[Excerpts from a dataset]
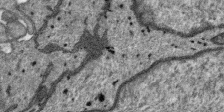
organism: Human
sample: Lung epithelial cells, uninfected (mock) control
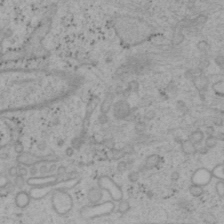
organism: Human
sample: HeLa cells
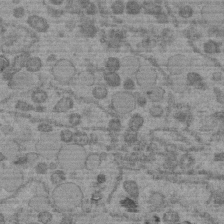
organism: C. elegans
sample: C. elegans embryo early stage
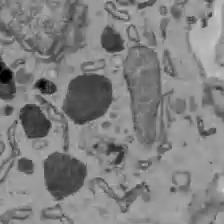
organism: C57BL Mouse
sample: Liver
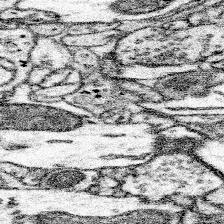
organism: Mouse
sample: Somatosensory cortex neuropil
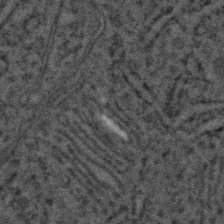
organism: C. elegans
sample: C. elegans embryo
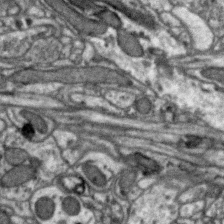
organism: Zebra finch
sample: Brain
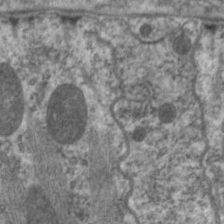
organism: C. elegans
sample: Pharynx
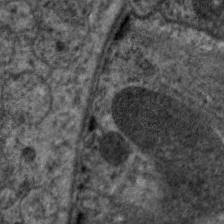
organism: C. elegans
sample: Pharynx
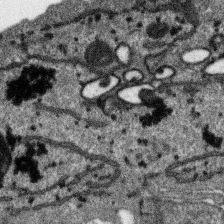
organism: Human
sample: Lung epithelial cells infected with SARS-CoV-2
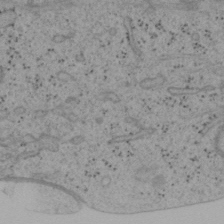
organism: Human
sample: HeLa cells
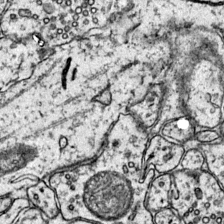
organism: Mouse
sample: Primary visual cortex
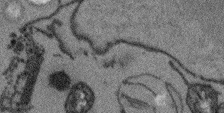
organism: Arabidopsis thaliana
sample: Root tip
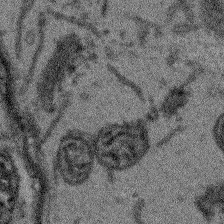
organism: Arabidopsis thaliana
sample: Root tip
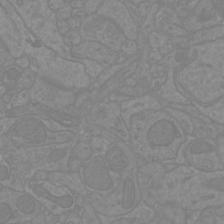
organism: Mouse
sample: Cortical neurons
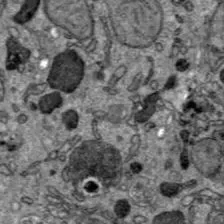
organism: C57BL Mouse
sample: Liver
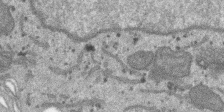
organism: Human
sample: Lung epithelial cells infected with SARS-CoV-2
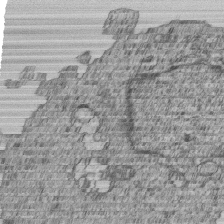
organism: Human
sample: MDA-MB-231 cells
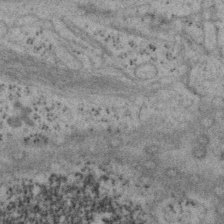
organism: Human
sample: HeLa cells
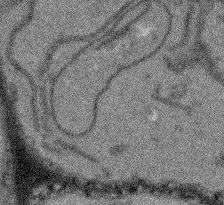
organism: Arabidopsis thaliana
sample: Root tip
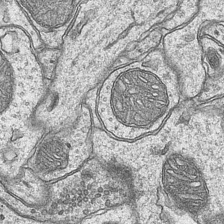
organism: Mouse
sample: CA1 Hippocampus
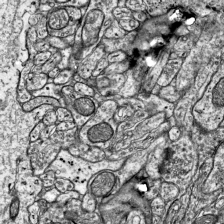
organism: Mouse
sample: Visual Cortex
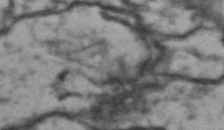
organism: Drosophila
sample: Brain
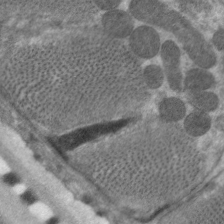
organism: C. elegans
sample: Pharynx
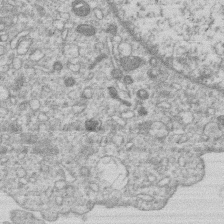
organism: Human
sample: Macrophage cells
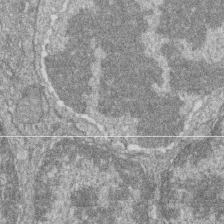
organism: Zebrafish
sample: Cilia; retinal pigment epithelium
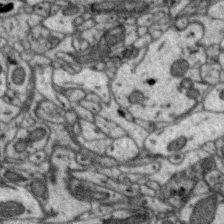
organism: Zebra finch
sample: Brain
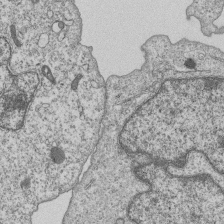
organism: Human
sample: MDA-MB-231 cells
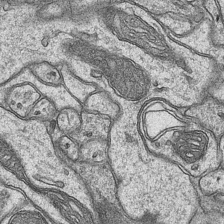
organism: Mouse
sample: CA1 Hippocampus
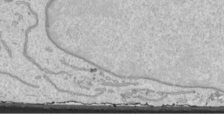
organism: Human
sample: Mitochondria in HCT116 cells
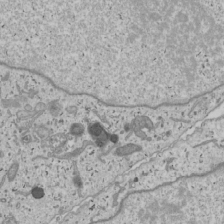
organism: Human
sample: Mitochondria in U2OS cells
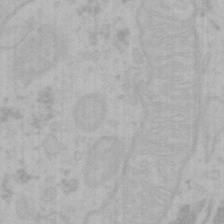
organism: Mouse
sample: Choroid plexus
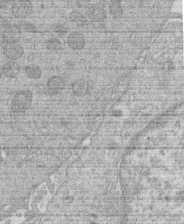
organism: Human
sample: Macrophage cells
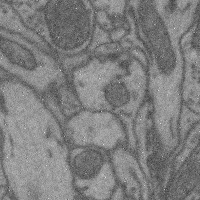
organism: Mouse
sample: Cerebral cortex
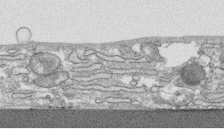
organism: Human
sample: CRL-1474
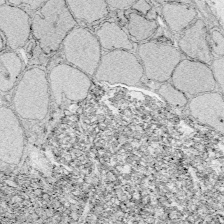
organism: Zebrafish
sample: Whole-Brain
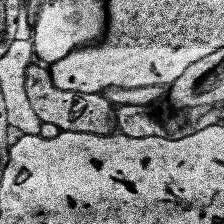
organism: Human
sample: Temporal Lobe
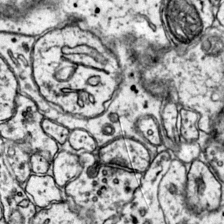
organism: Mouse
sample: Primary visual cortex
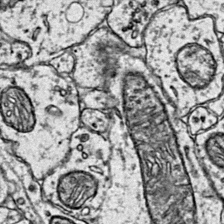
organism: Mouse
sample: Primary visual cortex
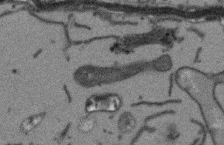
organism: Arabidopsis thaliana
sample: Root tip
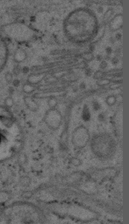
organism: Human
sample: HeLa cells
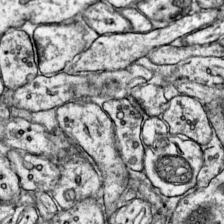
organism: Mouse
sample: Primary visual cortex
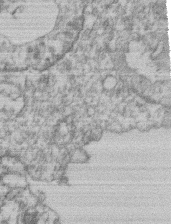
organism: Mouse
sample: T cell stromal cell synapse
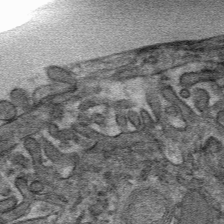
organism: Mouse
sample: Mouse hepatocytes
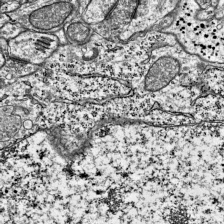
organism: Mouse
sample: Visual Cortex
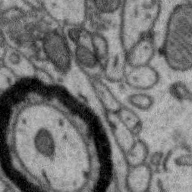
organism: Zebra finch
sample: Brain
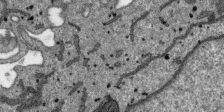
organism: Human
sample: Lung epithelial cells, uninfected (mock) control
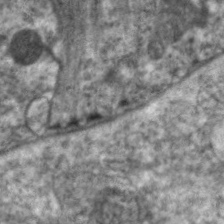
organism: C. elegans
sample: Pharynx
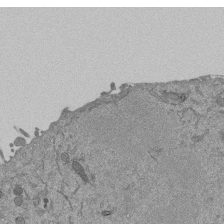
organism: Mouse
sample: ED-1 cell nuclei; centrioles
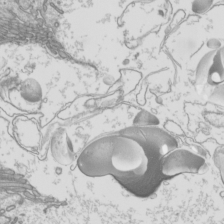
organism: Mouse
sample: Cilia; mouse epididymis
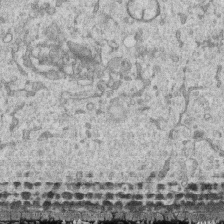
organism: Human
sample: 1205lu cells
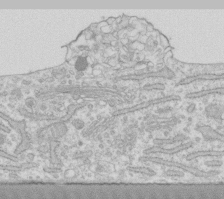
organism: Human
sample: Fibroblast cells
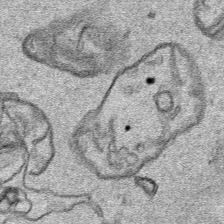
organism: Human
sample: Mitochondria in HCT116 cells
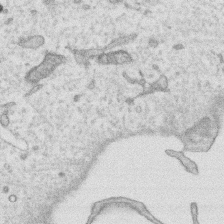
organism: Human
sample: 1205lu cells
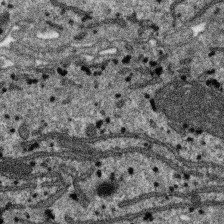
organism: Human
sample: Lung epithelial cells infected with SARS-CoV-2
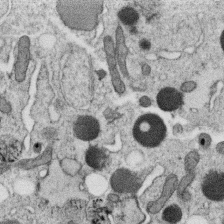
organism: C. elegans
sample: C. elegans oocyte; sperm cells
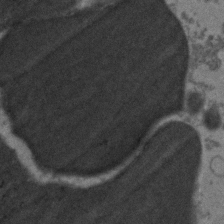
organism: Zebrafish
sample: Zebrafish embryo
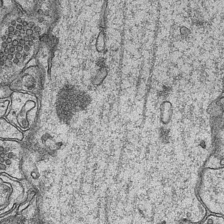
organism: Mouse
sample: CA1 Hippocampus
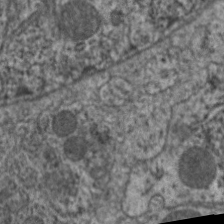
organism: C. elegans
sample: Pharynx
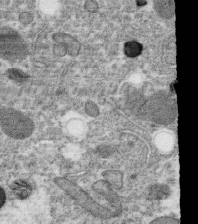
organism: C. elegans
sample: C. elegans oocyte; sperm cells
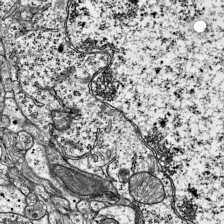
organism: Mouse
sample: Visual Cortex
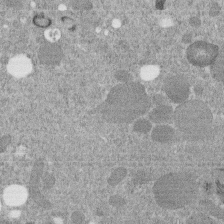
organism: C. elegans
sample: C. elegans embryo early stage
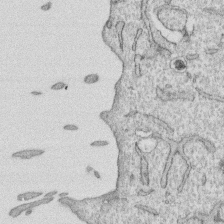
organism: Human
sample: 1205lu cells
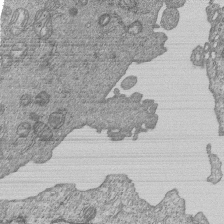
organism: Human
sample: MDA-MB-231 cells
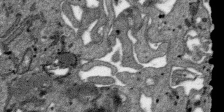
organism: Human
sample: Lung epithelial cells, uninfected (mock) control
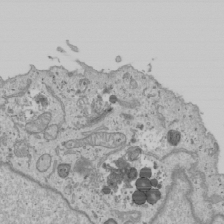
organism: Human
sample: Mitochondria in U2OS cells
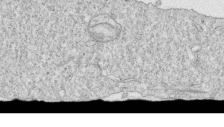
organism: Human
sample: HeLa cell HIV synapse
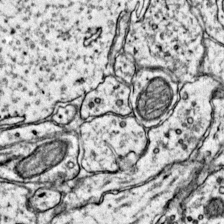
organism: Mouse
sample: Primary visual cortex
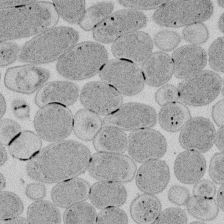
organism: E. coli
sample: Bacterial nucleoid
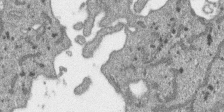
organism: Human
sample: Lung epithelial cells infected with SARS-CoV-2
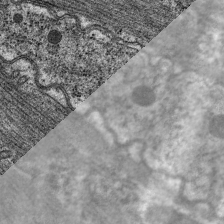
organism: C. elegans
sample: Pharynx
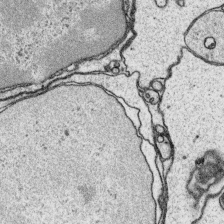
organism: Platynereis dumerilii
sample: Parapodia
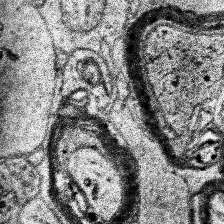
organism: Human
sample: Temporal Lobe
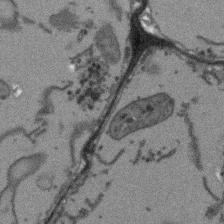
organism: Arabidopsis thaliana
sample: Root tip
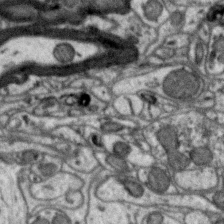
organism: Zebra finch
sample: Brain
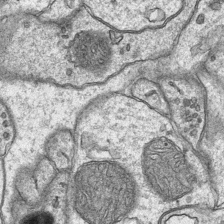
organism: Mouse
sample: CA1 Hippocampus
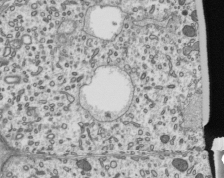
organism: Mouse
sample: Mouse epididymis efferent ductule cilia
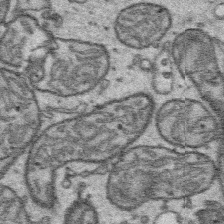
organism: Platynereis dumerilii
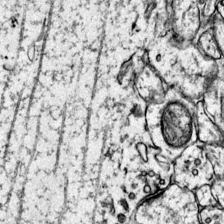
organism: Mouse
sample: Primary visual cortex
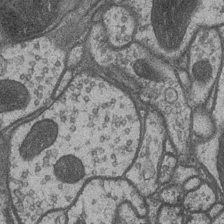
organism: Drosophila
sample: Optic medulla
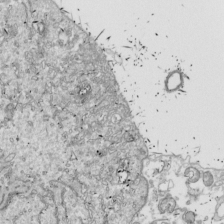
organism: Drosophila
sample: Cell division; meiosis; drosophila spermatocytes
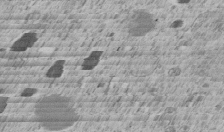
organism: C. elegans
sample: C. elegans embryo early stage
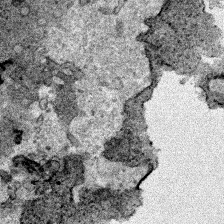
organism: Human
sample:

* [TASK REQUIREMENTS] Once the pictures are removed, repeat all of the data above exactly.

* [SOLUTION TO THE PROBLEM]
organism: Human
sample: Lung epithelial cells, uninfected (mock) control
organism: Human
sample: HeLa cells
organism: C. elegans
sample: C. elegans embryo early stage
organism: C57BL Mouse
sample: Liver
organism: Mouse
sample: Somatosensory cortex neuropil
organism: C. elegans
sample: C. elegans embryo
organism: Zebra finch
sample: Brain
organism: C. elegans
sample: Pharynx
organism: C. elegans
sample: Pharynx
organism: Human
sample: Lung epithelial cells infected with SARS-CoV-2
organism: Human
sample: HeLa cells
organism: Mouse
sample: Primary visual cortex
organism: Arabidopsis thaliana
sample: Root tip
organism: Arabidopsis thaliana
sample: Root tip
organism: Mouse
sample: Cortical neurons
organism: C57BL Mouse
sample: Liver
organism: Human
sample: Lung epithelial cells infected with SARS-CoV-2
organism: Human
sample: MDA-MB-231 cells
organism: Human
sample: HeLa cells
organism: Arabidopsis thaliana
sample: Root tip
organism: Mouse
sample: CA1 Hippocampus
organism: Mouse
sample: Visual Cortex
organism: Drosophila
sample: Brain
organism: C. elegans
sample: Pharynx
organism: Human
sample: Macrophage cells
organism: Zebrafish
sample: Cilia; retinal pigment epithelium
organism: Zebra finch
sample: Brain
organism: Human
sample: MDA-MB-231 cells
organism: Mouse
sample: CA1 Hippocampus
organism: Human
sample: Mitochondria in HCT116 cells
organism: Human
sample: Mitochondria in U2OS cells
organism: Mouse
sample: Choroid plexus
organism: Human
sample: Macrophage cells
organism: Mouse
sample: Cerebral cortex
organism: Human
sample: CRL-1474
organism: Zebrafish
sample: Whole-Brain
organism: Human
sample: Temporal Lobe
organism: Mouse
sample: Primary visual cortex
organism: Mouse
sample: Primary visual cortex
organism: Arabidopsis thaliana
sample: Root tip
organism: Human
sample: HeLa cells
organism: Mouse
sample: Primary visual cortex
organism: Mouse
sample: T cell stromal cell synapse
organism: Mouse
sample: Mouse hepatocytes
organism: Mouse
sample: Visual Cortex
organism: Zebra finch
sample: Brain
organism: Human
sample: Lung epithelial cells, uninfected (mock) control
organism: C. elegans
sample: Pharynx
organism: Mouse
sample: ED-1 cell nuclei; centrioles
organism: Mouse
sample: Cilia; mouse epididymis
organism: Human
sample: 1205lu cells
organism: Human
sample: Fibroblast cells
organism: Human
sample: Mitochondria in HCT116 cells
organism: Human
sample: 1205lu cells
organism: Human
sample: Lung epithelial cells infected with SARS-CoV-2
organism: C. elegans
sample: C. elegans oocyte; sperm cells
organism: Zebrafish
sample: Zebrafish embryo
organism: Mouse
sample: CA1 Hippocampus
organism: C. elegans
sample: Pharynx
organism: C. elegans
sample: C. elegans oocyte; sperm cells
organism: Mouse
sample: Visual Cortex
organism: C. elegans
sample: C. elegans embryo early stage
organism: Human
sample: 1205lu cells
organism: Human
sample: MDA-MB-231 cells
organism: Human
sample: Lung epithelial cells, uninfected (mock) control
organism: Human
sample: Mitochondria in U2OS cells
organism: Human
sample: HeLa cell HIV synapse
organism: Mouse
sample: Primary visual cortex
organism: E. coli
sample: Bacterial nucleoid
organism: Human
sample: Lung epithelial cells infected with SARS-CoV-2
organism: C. elegans
sample: Pharynx
organism: Platynereis dumerilii
sample: Parapodia
organism: Human
sample: Temporal Lobe
organism: Arabidopsis thaliana
sample: Root tip
organism: Zebra finch
sample: Brain
organism: Mouse
sample: CA1 Hippocampus
organism: Mouse
sample: Mouse epididymis efferent ductule cilia
organism: Platynereis dumerilii
organism: Mouse
sample: Primary visual cortex
organism: Drosophila
sample: Optic medulla
organism: Drosophila
sample: Cell division; meiosis; drosophila spermatocytes
organism: C. elegans
sample: C. elegans embryo early stage
organism: Human
sample:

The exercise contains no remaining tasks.